In a recent op-ed piece in the New York Times, Rashid Khalidi, Professor of Arab studies at Columbia University, stated: "Nearly everything you have been led to believe about Gaza is wrong." Indeed! There is no more appropriate launching pad for an examination of the prospects for peace in the Middle East than Khalidi's charge. Israel has avoided deserved condemnation for its conduct of the Gaza War by hiding behind a screen of misinformation and falsifications of the true story and denying access to journalists who could witness and report the truth about Israel's brutal assault on the people of Gaza.

Part I: Gaza Realities, of this three part series, reviews the background to events in Gaza and the consequences of a war of grossly disproportionate casualties: over 1,300 Gazans dead, many women and children, and some 5,500 injured and wounded, along with several billions in damage to homes and public structures, at the cost of 13 Israeli lives, a few injured and wounded, and minor damage to buildings.
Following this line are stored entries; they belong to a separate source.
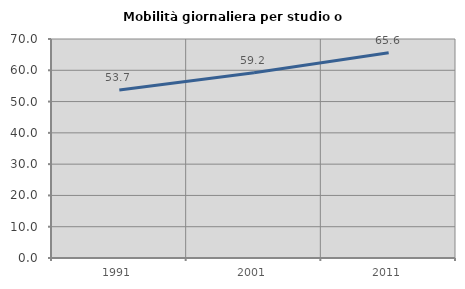
| Category | Mobilità giornaliera per studio o lavoro |
|---|---|
| 1991.0 | 53.699 |
| 2001.0 | 59.202 |
| 2011.0 | 65.577 |
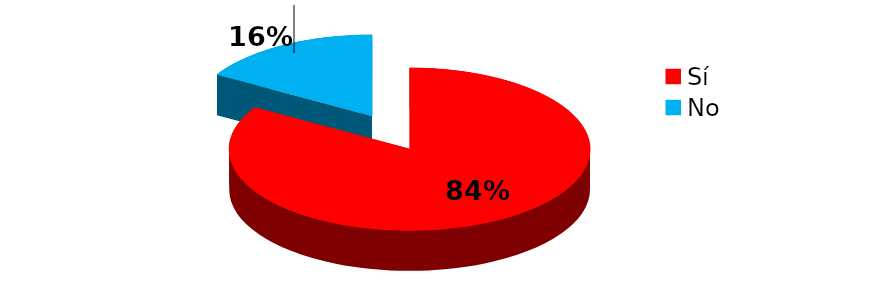
| Category | Series 0 |
|---|---|
| Sí | 274 |
| No | 54 |
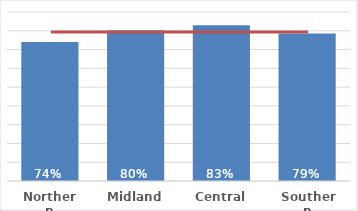
| Category | Māori |
|---|---|
| Northern | 0.741 |
| Midland | 0.802 |
| Central | 0.83 |
| Southern | 0.785 |
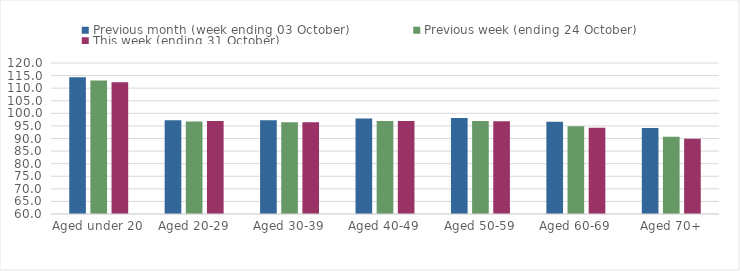
| Category | Previous month (week ending 03 October) | Previous week (ending 24 October) | This week (ending 31 October) |
|---|---|---|---|
| Aged under 20 | 114.31 | 113.05 | 112.38 |
| Aged 20-29 | 97.22 | 96.8 | 96.95 |
| Aged 30-39 | 97.26 | 96.43 | 96.48 |
| Aged 40-49 | 97.91 | 96.96 | 96.99 |
| Aged 50-59 | 98.15 | 96.95 | 96.85 |
| Aged 60-69 | 96.64 | 94.84 | 94.29 |
| Aged 70+ | 94.14 | 90.73 | 89.91 |

Israel justifies its war on Gaza as a response to rocket attacks and on the false claim that the Islamic Palestinian movement, Hamas, is primarily a terrorist organization, beyond the law, that seized power from the legitimate Palestinian Authority (PA) when Israel withdrew its settlers and occupying troops in 2005. It is not commonly known that after
the Israeli withdrawal but before the 2006 elections, James Wolfensohn, former World Bank president, was engaged to draw up plans to bolster the Gaza Strip's isolated economy. But his plan foundered, in part because it was sabotaged by the Bush administration official in charge. Concurrently, Secretary of State Rice and her staff schemed to manipulate the 2006 election to ensure a victory for the rival Fatah movement at a time of growing Hamas popularity.

When these American schemes backfired and Hamas won the democratic elections
to the Palestinian Legislative Council, taking control of the Gaza government,
Secretary of State Rice responded by banning all contact with "terrorist" Hamas and supported Israel's economic blockade of Gaza, which clearly violates Israel's Geneva
Convention responsibilities as an occupying power for the welfare of the civil population. Israel's siege of the 1.5 million Palestinians in Gaza was, and continues to be, a serious violation of international law.
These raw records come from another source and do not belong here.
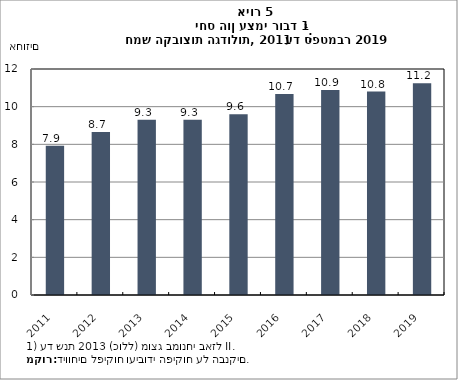
| Category | יחס הון עצמי רובד 1 |
|---|---|
| 2011-12-31 | 7.93 |
| 2012-12-31 | 8.65 |
| 2013-12-31 | 9.3 |
| 2014-12-31 | 9.3 |
| 2015-12-31 | 9.6 |
| 2016-12-31 | 10.67 |
| 2017-12-31 | 10.89 |
| 2018-12-31 | 10.8 |
| 2019-09-01 | 11.242 |
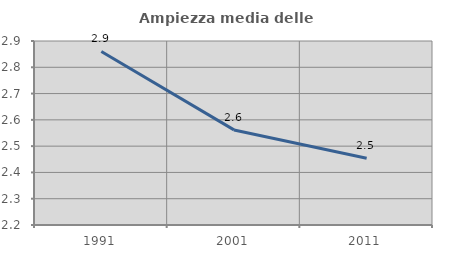
| Category | Ampiezza media delle famiglie |
|---|---|
| 1991.0 | 2.86 |
| 2001.0 | 2.562 |
| 2011.0 | 2.454 |
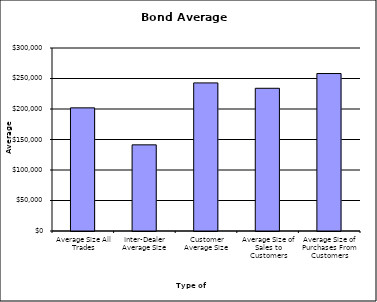
| Category | Security Type |
|---|---|
| Average Size All Trades | 201847.593 |
| Inter-Dealer Average Size | 141230.881 |
| Customer Average Size | 242766.122 |
| Average Size of Sales to Customers | 233941.634 |
| Average Size of Purchases From Customers | 258170.462 |
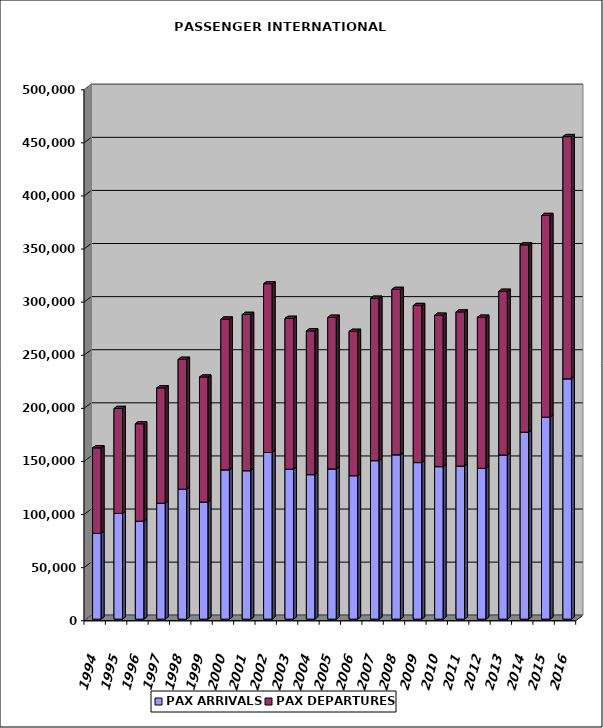
| Category | PAX ARRIVALS | PAX DEPARTURES |
|---|---|---|
| 1994.0 | 80734 | 80495 |
| 1995.0 | 99550 | 98750 |
| 1996.0 | 92225 | 91708 |
| 1997.0 | 109088 | 108686 |
| 1998.0 | 122303 | 122258 |
| 1999.0 | 110199 | 117733 |
| 2000.0 | 140592 | 141890 |
| 2001.0 | 139773 | 147084 |
| 2002.0 | 156879 | 158912 |
| 2003.0 | 141254 | 141908 |
| 2004.0 | 136061 | 135301 |
| 2005.0 | 141440 | 142712 |
| 2006.0 | 135083 | 135818 |
| 2007.0 | 149231 | 152857 |
| 2008.0 | 154765 | 155639 |
| 2009.0 | 147402 | 147831 |
| 2010.0 | 143597 | 142508 |
| 2011.0 | 144058 | 145207 |
| 2012.0 | 142027 | 142179 |
| 2013.0 | 154489 | 154118 |
| 2014.0 | 175986 | 176398 |
| 2015.0 | 190129 | 189882 |
| 2016.0 | 226308 | 227992 |

Although Hamas is widely represented by the press [as] a terrorist organization, Tom Segev of the Israeli daily, Ha'aretz, considers it "a genuine national and religious movement" that "cannot be bombed away." Israel and its supporters have long traded on Hamas rhetoric about destroying the Zionist state, as if a Palestine under Hamas control would be an existential threat to the strongest military power in the Middle East. As for Hamas's refusal to recognize Israel as a precondition to negotiations, it reflects a shrewd
understanding that "recognition" implies acceptance of borders which Israel declines to define while it continues to "create facts" on the West Bank that prejudice future
negotiations. Hamas insists on Israel's return to the 1967 borders and has offered to extend an Egyptian arranged truce for up to ten years if Israel accepts the 1967 borders.
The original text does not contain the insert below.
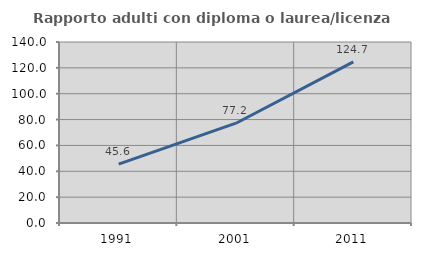
| Category | Rapporto adulti con diploma o laurea/licenza media  |
|---|---|
| 1991.0 | 45.6 |
| 2001.0 | 77.187 |
| 2011.0 | 124.656 |

Clearly, events in Gaza, including Israel's recent military assault there, are intimately
linked to the broader Palestinian-Israeli conflict over the division of land and the terms of a two-state solution of that conflict. The ultimate purposes of the bombing and attempt to break Hamas's hold there are sensed by Gazans, like the Fatah member who character-
ized the Israeli attack as "War on the Palestinian state, not against a Party." Israel's Gaza War was not about Hamas rockets but about larger issues.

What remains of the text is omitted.